Merge branch 'master' into streaming

yalimu-g · web-flow · commit e117a8c02014 · 2026-01-05T12:33:56.000-08:00
diff --git a/CHANGES.md b/CHANGES.md
@@ -4,6 +4,7 @@
 * Added new connector, `spark-4.1-bigquery` aimed to be used in Spark 4.1. Like Spark 4.1, this connector requires at
   least Java 17 runtime. It is currently in preview mode.
 * PR #1445: Add streaming support for Spark DS v2 indirect write.
+* PR #1452: Improved the performance of the dynamic partition overwrite for RANGE_BUCKET partitioned tables.
 
 ## 0.43.1 - 2025-10-22
 * Issue #1417: Fixed ClassCastException in AWS federated identity
diff --git a/README-template.md b/README-template.md
@@ -1197,8 +1197,8 @@ val df = spark.read.format("bigquery")
 
 ### Configuring Partitioning
 
-By default the connector creates one partition per 400MB in the table being read (before filtering). This should roughly correspond to the maximum number of readers supported by the BigQuery Storage API.
-This can be configured explicitly with the <code>[maxParallelism](#properties)</code> property. BigQuery may limit the number of partitions based on server constraints.
+By default, the connector calculates the requested `maxParallelism` as the larger of `preferredMinParallelism` (which defaults to 3 times the application's default parallelism) and 20,000. BigQuery may limit the number of partitions based on server constraints.
+Both <code>[maxParallelism](#properties)</code> and <code>[preferredMinParallelism](#properties)</code> can be configured explicitly to control the number of partitions.
 
 ## Tagging BigQuery Resources
 
diff --git a/README.md b/README.md
@@ -1191,8 +1191,8 @@ val df = spark.read.format("bigquery")
 
 ### Configuring Partitioning
 
-By default the connector creates one partition per 400MB in the table being read (before filtering). This should roughly correspond to the maximum number of readers supported by the BigQuery Storage API.
-This can be configured explicitly with the <code>[maxParallelism](#properties)</code> property. BigQuery may limit the number of partitions based on server constraints.

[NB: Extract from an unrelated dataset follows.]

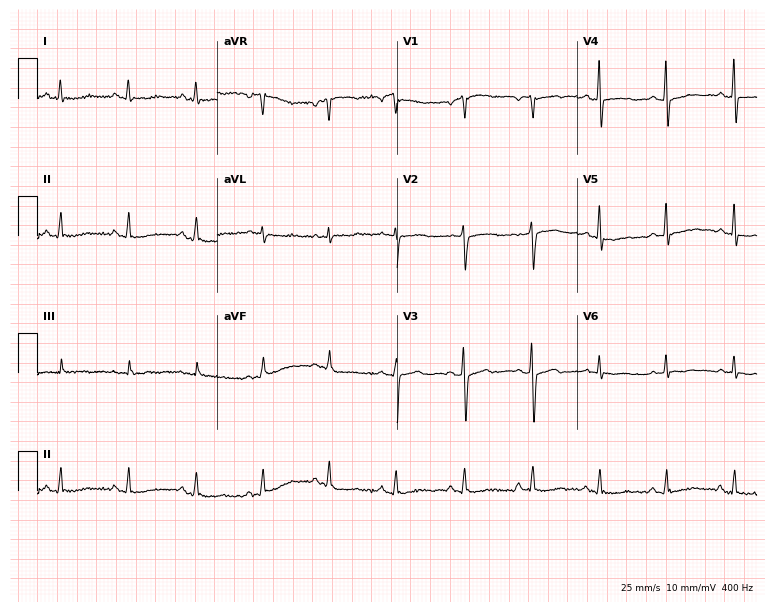
12-lead ECG from a 66-year-old woman. No first-degree AV block, right bundle branch block, left bundle branch block, sinus bradycardia, atrial fibrillation or sinus tachycardia recorded for this tracing. Other findings, if any, are not listed.

+By default, the connector calculates the requested `maxParallelism` as the larger of `preferredMinParallelism` (which defaults to 3 times the application's default parallelism) and 20,000. BigQuery may limit the number of partitions based on server constraints.
+Both <code>[maxParallelism](#properties)</code> and <code>[preferredMinParallelism](#properties)</code> can be configured explicitly to control the number of partitions.
 
 ## Tagging BigQuery Resources
 
diff --git a/bigquery-connector-common/src/main/java/com/google/cloud/bigquery/connector/common/BigQueryUtil.java b/bigquery-connector-common/src/main/java/com/google/cloud/bigquery/connector/common/BigQueryUtil.java
@@ -769,6 +769,23 @@ static String getQueryForTimePartitionedTable(
         String.format(
             "%s(`target`.`%s`, %s)", truncFuntion, partitionField, partitionType.toString());
 
+    return createOptimizedMergeQuery(
+        destinationDefinition,
+        destinationTableName,
+        temporaryTableName,
+        extractedPartitionedSource,
+        extractedPartitionedTarget,
+        /* partitionMatchAdditionalCondition */ "TRUE");
+  }
+
+  private static String createOptimizedMergeQuery(
+      StandardTableDefinition destinationDefinition,
+      String destinationTableName,
+      String temporaryTableName,
+      String extractedPartitionedSource,
+      String extractedPartitionedTarget,
+      String partitionMatchAdditionalCondition) {
+    FieldList allFields = destinationDefinition.getSchema().getFields();
     String commaSeparatedFields =
         allFields.stream().map(Field::getName).collect(Collectors.joining("`,`", "`", "`"));
 
@@ -778,7 +795,7 @@ static String getQueryForTimePartitionedTable(
             + "MERGE `%s` AS target\n"
             + "USING `%s` AS source\n"
             + "ON FALSE\n"
-            + "WHEN NOT MATCHED BY SOURCE AND %s IN UNNEST(partitions_to_delete) THEN DELETE\n"
+            + "WHEN NOT MATCHED BY SOURCE AND (%s) AND %s IN UNNEST(partitions_to_delete) THEN DELETE\n"
             + "WHEN NOT MATCHED BY TARGET THEN\n"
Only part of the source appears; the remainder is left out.